SK Sergey Kaminov
← back to site
Research · AI self-repair

AI agents don't crash.
They drift.

Over long tasks, an AI's goal quietly shifts, its memory contradicts itself, its reasoning breaks — while the output stays confident. CRepair is a benchmark and metric for the question that follows: when an agent's internal state goes incoherent, can it notice and repair it on its own?

the problem

Silent structural decay

Standard AI evaluation asks one thing: did the agent produce the right answer? That misses the failure mode that matters most in long-horizon agents — the one that accumulates invisibly while the surface output still looks plausible.

"Long-horizon AI agents fail not with a visible crash but with silent structural decay."

By the time the damage shows up in outputs, it has already propagated through many reasoning steps. So CRepair stops scoring outcomes and starts scoring recovery: detection, repair, verification, and stability — the full loop an agent must close to actually fix itself.

the mechanism · try it

The repair loop, and why it's multiplicative

A real self-repair runs detect → repair → verify → stay stable. CRepair scores each step from 0 to 1 and multiplies them:

Crepair = D × R × V × S

Multiplication is the whole point. If any one step is zero, the entire score collapses — because an agent that repairs but never verifies looks recovered while it isn't, which is just as dangerous as never noticing at all. Move the sliders and watch one weak link take the whole loop to zero.

Load a real condition →
D
Detect
R
Repair
V
Verify
S
Stable
Crepair
0.00

Zero-propagation: an agent can't repair what it didn't detect, so D = 0 forces R and V to 0; R = 0 forces V to 0. Preset values are the mean component scores measured on Claude Sonnet across 13 scenarios; the live score shows what those means multiply to.

the four components

What each gate actually checks

DDetection — autonomous, unprompted flag of the inconsistency (vs. missing it entirely)notices
RRepair — the inconsistency is fully resolved (vs. acknowledged but not fixed)fixes
VVerification — the repair is explicitly validated (vs. declared done without checking)confirms
SStability — no new failure introduced across memory, goal, causal, identity, planning, stateholds
what can break

Six ways coherence fails

CRepair injects one failure silently — the agent is never told — then watches whether it recovers. The six types are ordered by how badly a botched repair can cascade.

1Memory conflict — holds contradictory facts about prior contextlow
2Goal drift — operative objective diverges from the original instructionmedium
3False premise — proceeds on an assumption already invalidatedmedium
4Identity inconsistency — self-model contradicts its prior self-descriptionhigh
5Causal contradiction — predicted effects conflict with stated causeshigh
6Repair-induced cascade — a fix to one failure introduces a new one elsewherecritical

The sixth type is the novel contribution — partial repairs that mask the original problem while creating a new one are worse than no repair, because they're harder to detect.

the finding

Verification is the binding constraint

Running Claude Sonnet across 52 scenario-condition pairs, detection, repair and verification turn out to be dissociable — each responds to a different intervention, and none comes for free. Reflection lifts detection but not verification. Memory maxes detection but suppresses repair. Only an explicit repair loop moves verification at all — and even then only to 38%.

Detection Repair Verification Stability

"Verification — not detection — is the binding constraint on AI self-repair."

Because the score is multiplicative, V near zero collapses everything regardless of how good detection and repair are. The repair-loop condition was also the only one to reach 5 / 13 perfect scores and eliminate cascade failures entirely.

the intervention that works

A thin wrapper closes the loop

The CRepair Wrapper intercepts each response, scores it on D×R×V×S, and — when the loop isn't closed — sends a targeted instruction ("you made a correction but didn't verify it; explicitly check it").
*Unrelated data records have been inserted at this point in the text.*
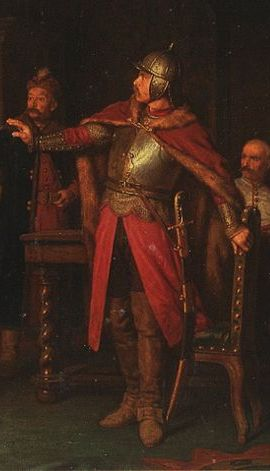 Фрагмент картины "Anna Dorota Chrzanowska na zamku w Trembowli"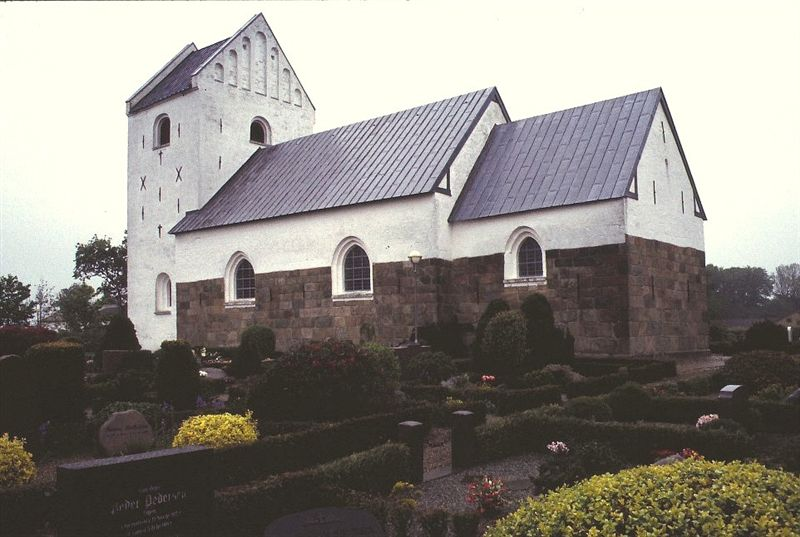 Vester Hjermitslev Kirke i Danmark. Vester Hjermitslev kirke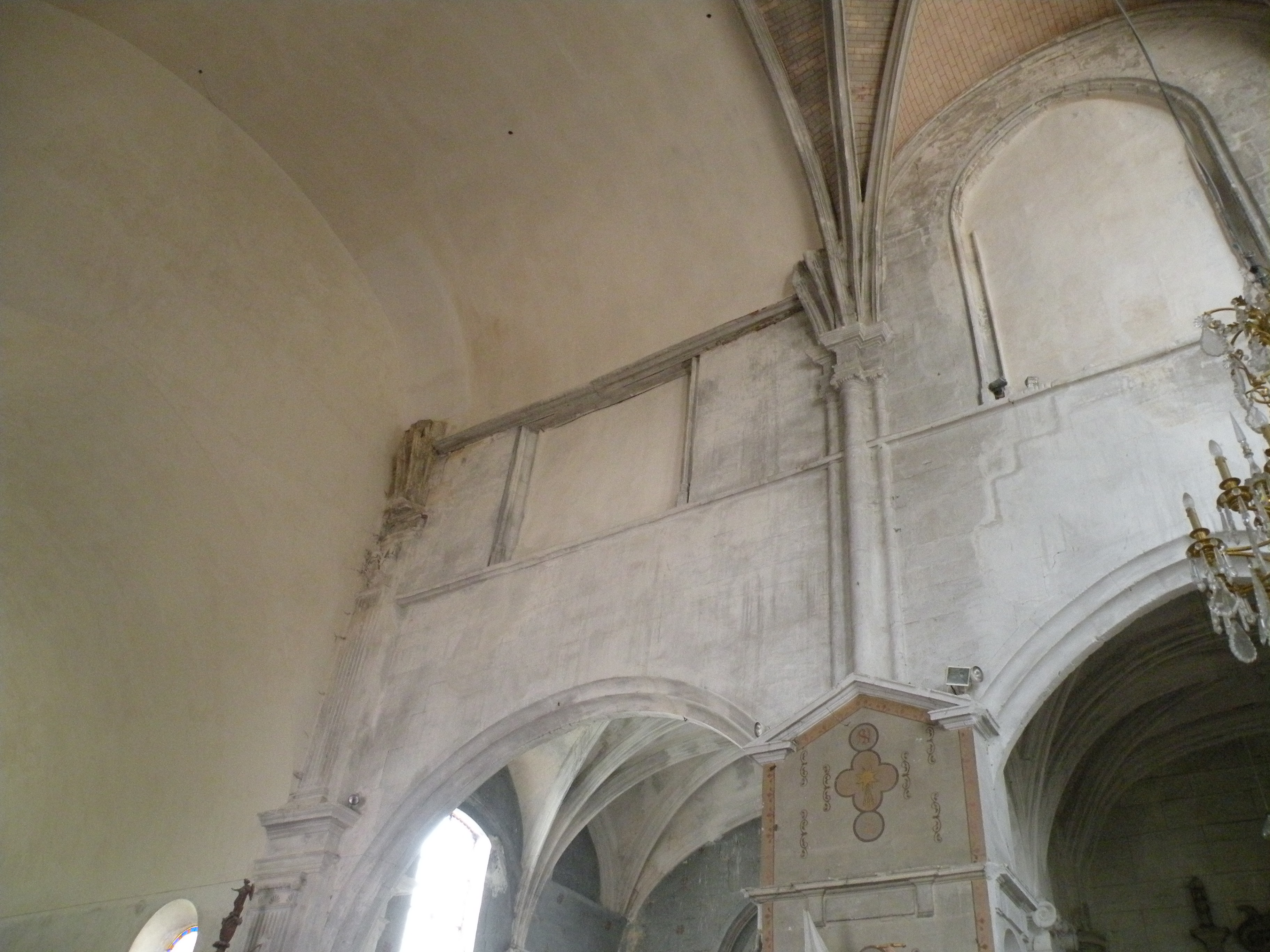 Église Saint-Denis de Sérifontaine detail du mur du choeur

The control condition uses the same detection but just says "try again".

"Structured repair loops, not mere re-prompting, drive the improvement."

Same detection, same number of retries — the only difference is whether the instruction is structured. Generic retry added +0.051; the structured loop added +0.333, and produced an explicit verification step in every wrapped response. That rules out the simplest explanation — "any second chance helps" — and points at the structure itself.

what this does not prove

Honest limits

This is reported as a pilot, not a verdict. The core pattern has since been replicated across three LLM families (linked below) — but naming what's still open is part of the method:

Self-judgingClaude judges Claude. Cross-judge experiments are planned to estimate judge bias.
Score ceilingThe 0.808 ceiling is a property of the judge's V-scoring, not proof of true reasoning verification.
No human spot-check yetJudge accuracy isn't manually validated — a human spot-check study is planned.
Pilot scaleThirteen structured scenarios; broader, more naturalistic task coverage is the next step.

A high V score means the agent stated a verification step — not that the verification was correct. The metric measures loop-closure behaviour, and makes no claim about consciousness or understanding.